Three distinct categories of methods are described in this work: statistical, fractal, and directional characterizations. Although we categorize these methods into the mentioned types, many were developed with similar ideas between these categories. Statistical characterization draws from the branch of mathematics mentioned in the name to constrain the apparent random nature of the surface into a form of structure. This category was further subdivided into parameter and functional characterization. Parameter characterization provides singular values that describe the general height or spatial trends of the surface. Functional approaches provide a visual structure to describe roughness with greater detail than single parameters, such as the PSD with its spectral description of different waves that comprise a rough surface.

The PSD also lends to fractal characterization which describes the relationship of roughness with different scales of observation. Rough surfaces are considered to be self-affine fractals which are described using a fractal dimension. However, there are many different methods that require deeper understanding of their individual approach. These differences in approach should be carefully considered when applying them to practice.

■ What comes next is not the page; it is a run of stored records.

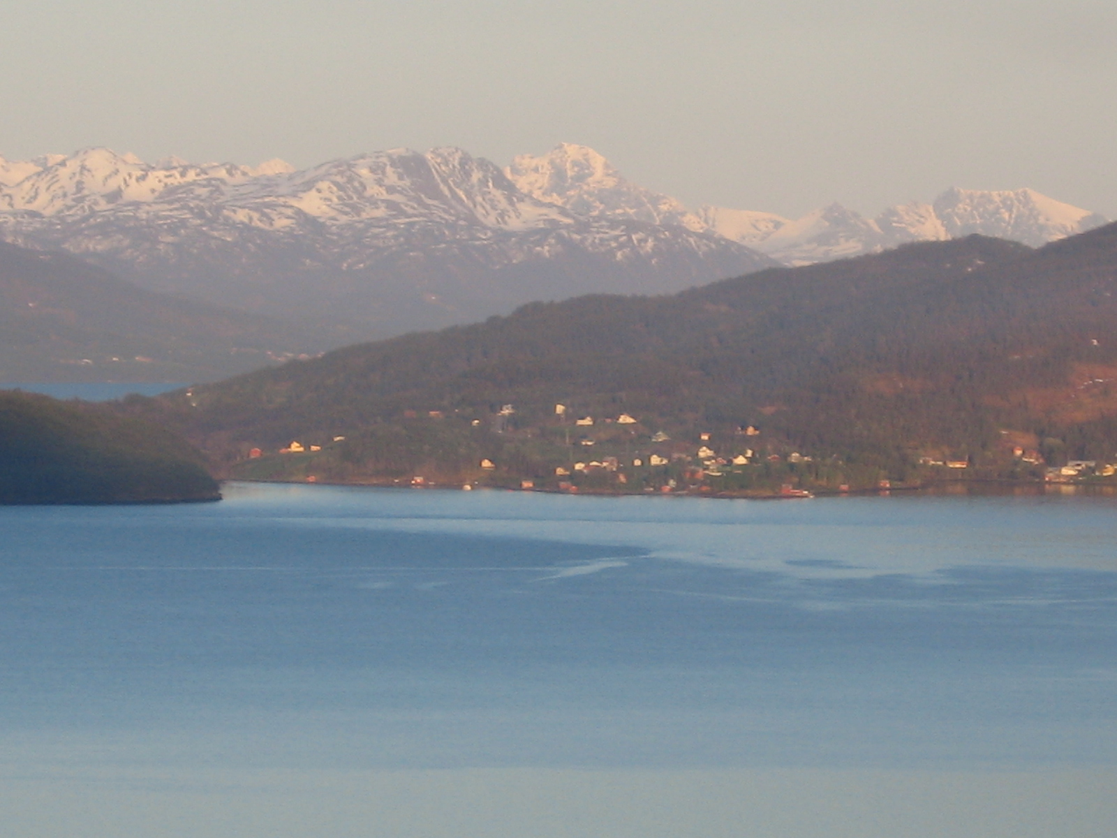 Vågan i Lenvik
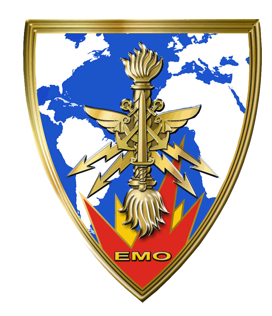 Insigne de l'état-major opérationnel du Service interarmées des munitions
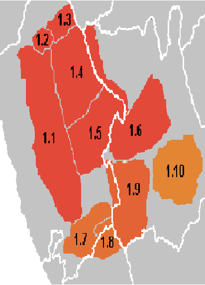 distribución geográfica del quechua ancashino
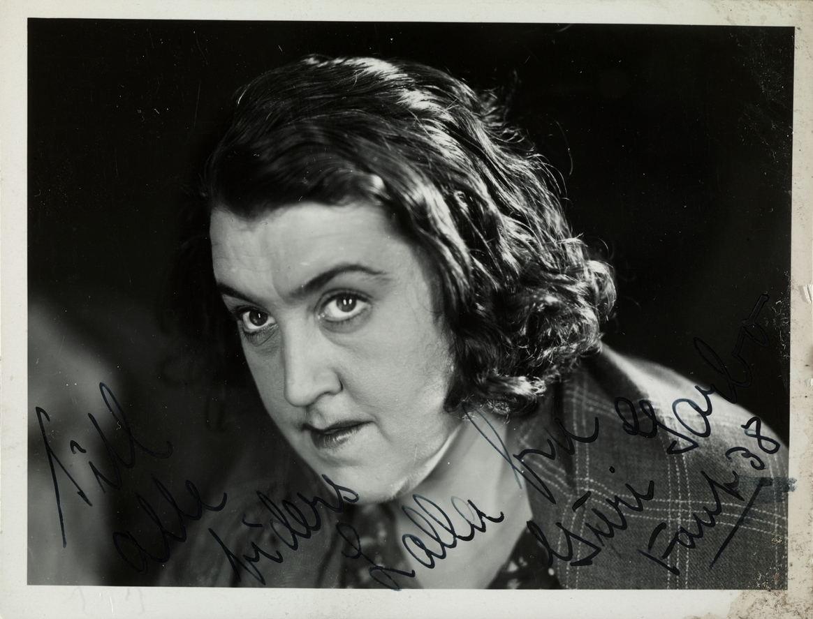 Skuespiller Guri Stormoen i et rollebilde fra filmen "Fant" (1937).
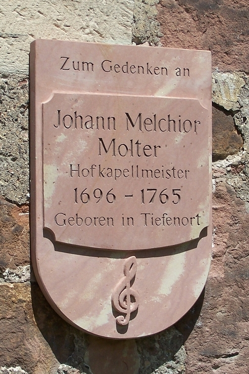 Gedenktafel am Hauptportal der Kirche.
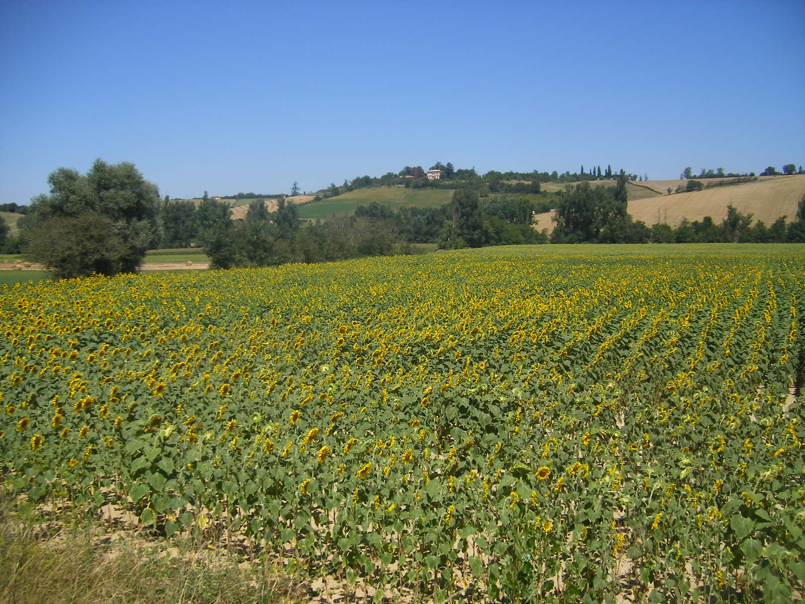 Landscape near Labéjeau (commune Le Born)
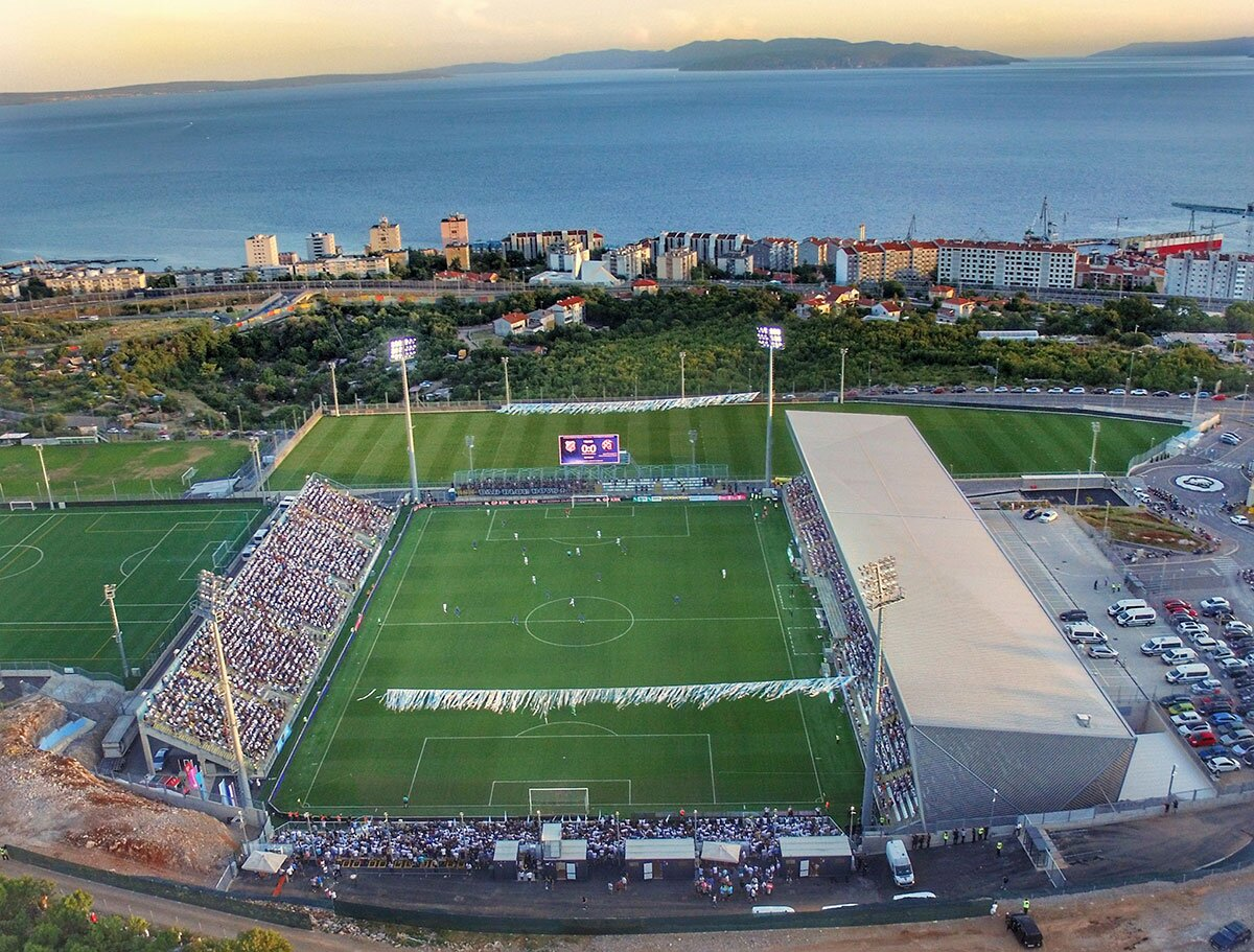 Rujevica stadium, Rijeka, Croatia
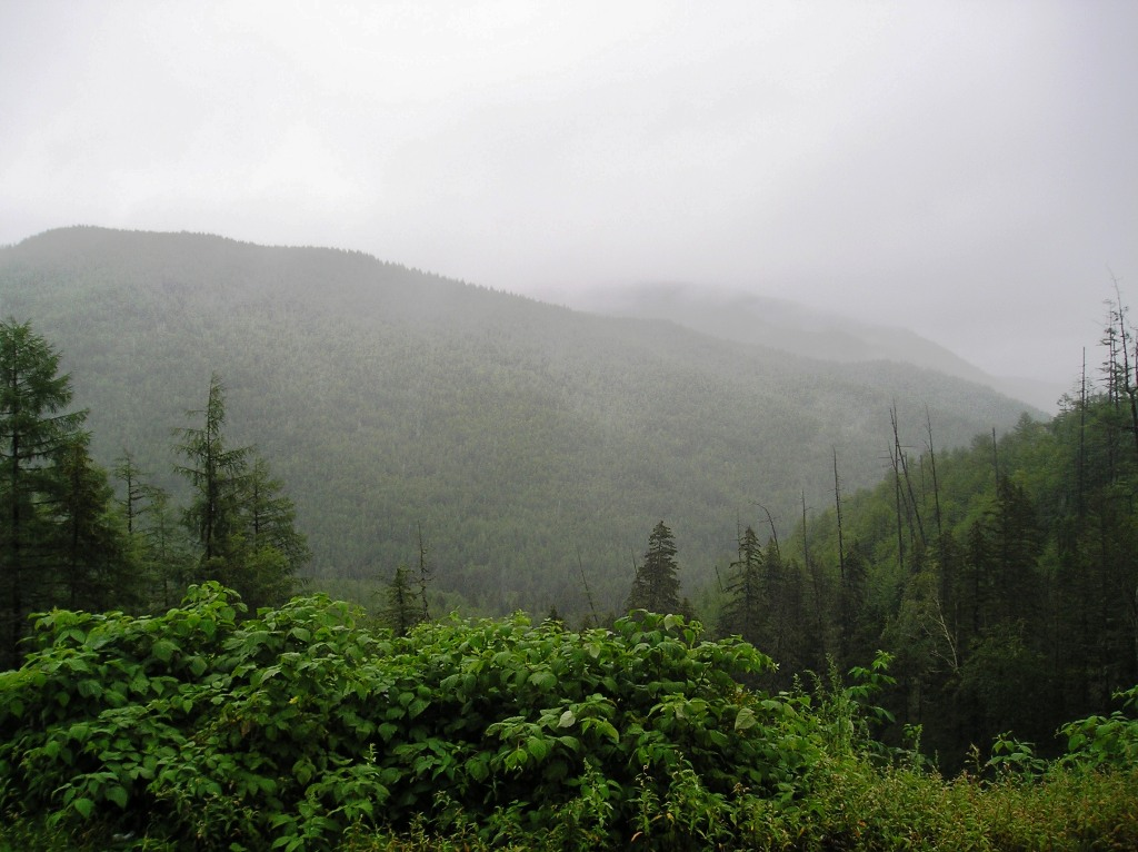 Горы Сихотэ-Алинь (Хабаровский край)
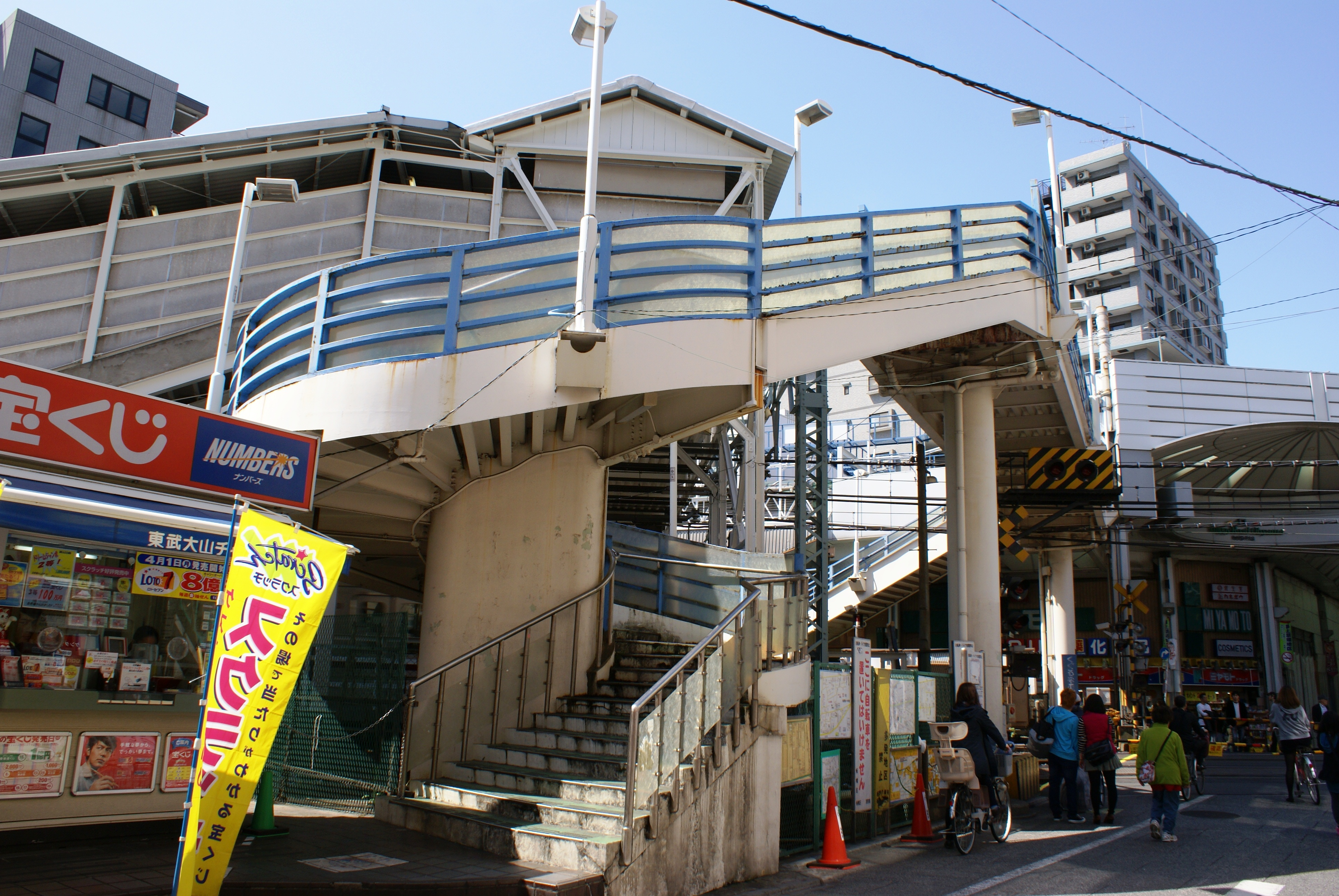 大山東町のらせん歩道橋

Directional characterization provides understanding of the anisotropy of roughness on surfaces. Early attempts to differentiate roughness anisotropy have amounted to simply orienting profiles along different directions of interest. However, this method of measurement potentially constrains localized features to few profiles when they may be critical to roughness characterization in all profiles. The directional roughness method presented in this work (Grasselli et al. 2002; Grasselli and Egger 2003; Tatone and Grasselli 2009) takes the entire surface into consideration with exclusion only to areas considered not in contact when considering a hypothetical shear displacement on the surface. However, this method is sensitive to measurement capabilities and care should be taken to ensure the surface quality before undertaking analysis.

Roughness has been relatively difficult to quantify and is apparent in the multitude of methods proposed. However, because these methods share similar ideas, it is not necessarily difficult to understand the mechanisms of their characterization. There is great value in having quantitative measures of roughness that removes the dependence on subjective experience. The discussed roughness characterizations can be applied to shear strength prediction, aperture evaluation for fluid transmissivity analysis, and synthesis of virtual rough surfaces. Moreover, the authors provide an open-source program to process roughness surface data.